**EXERCISE DETAILS**
Leave the pictures out and repeat the rest of the data below exactly.

**INFORMATION SUPPLIED**
^^^^^^^^

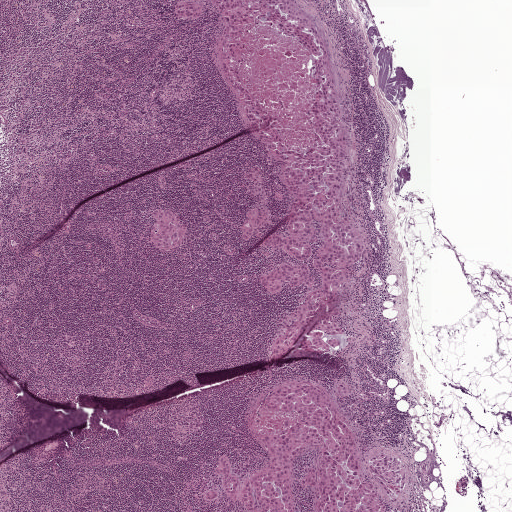
A 2.0-mm field of an H&E-stained sentinel lymph node from a breast-cancer patient (whole-slide image), shown at about 2.5×, about 3.9 µm per pixel.
Boundaries of five metastatic tumour regions, simplified and listed clockwise, largest first: region 1: (212, 0), (297, 0), (326, 31), (350, 144), (344, 198), (366, 243), (341, 298), (351, 347), (272, 362), (279, 321), (310, 290), (286, 282), (268, 295), (259, 277), (285, 261), (309, 263), (313, 285), (321, 283), (309, 262), (259, 239), (288, 234), (291, 199), (217, 61), (222, 26); region 2: (308, 378), (334, 394), (344, 378), (351, 391), (338, 408), (362, 447), (397, 455), (411, 472), (404, 501), (386, 511), (310, 511), (298, 480), (320, 459), (312, 447), (295, 460), (294, 511), (201, 498), (223, 483), (217, 456), (249, 480), (266, 466), (246, 418), (253, 396), (278, 381); region 3: (159, 210), (171, 210), (177, 212), (187, 228), (187, 241), (184, 246), (173, 252), (167, 252), (155, 249), (152, 244), (149, 232); region 4: (255, 166), (259, 166), (262, 176), (267, 206), (270, 215), (268, 221), (259, 229), (263, 235), (259, 237), (254, 235), (246, 241), (242, 237), (242, 231), (250, 222), (247, 216), (256, 201), (247, 194), (250, 182), (245, 179), (245, 173); region 5: (189, 0), (198, 1), (203, 5), (203, 11), (200, 16), (194, 19), (182, 18), (176, 15), (173, 9), (174, 3).
One more small tumour piece is annotated here but not outlined.
Tumour covers about 20% of the frame.

^^^^^^^^

**REPLY TO THE EXERCISE**
A 2.0-mm field of an H&E-stained sentinel lymph node from a breast-cancer patient (whole-slide image), shown at about 2.5×, about 3.9 µm per pixel.
Boundaries of five metastatic tumour regions, simplified and listed clockwise, largest first: region 1: (212, 0), (297, 0), (326, 31), (350, 144), (344, 198), (366, 243), (341, 298), (351, 347), (272, 362), (279, 321), (310, 290), (286, 282), (268, 295), (259, 277), (285, 261), (309, 263), (313, 285), (321, 283), (309, 262), (259, 239), (288, 234), (291, 199), (217, 61), (222, 26); region 2: (308, 378), (334, 394), (344, 378), (351, 391), (338, 408), (362, 447), (397, 455), (411, 472), (404, 501), (386, 511), (310, 511), (298, 480), (320, 459), (312, 447), (295, 460), (294, 511), (201, 498), (223, 483), (217, 456), (249, 480), (266, 466), (246, 418), (253, 396), (278, 381); region 3: (159, 210), (171, 210), (177, 212), (187, 228), (187, 241), (184, 246), (173, 252), (167, 252), (155, 249), (152, 244), (149, 232); region 4: (255, 166), (259, 166), (262, 176), (267, 206), (270, 215), (268, 221), (259, 229), (263, 235), (259, 237), (254, 235), (246, 241), (242, 237), (242, 231), (250, 222), (247, 216), (256, 201), (247, 194), (250, 182), (245, 179), (245, 173); region 5: (189, 0), (198, 1), (203, 5), (203, 11), (200, 16), (194, 19), (182, 18), (176, 15), (173, 9), (174, 3).
One more small tumour piece is annotated here but not outlined.
Tumour covers about 20% of the frame.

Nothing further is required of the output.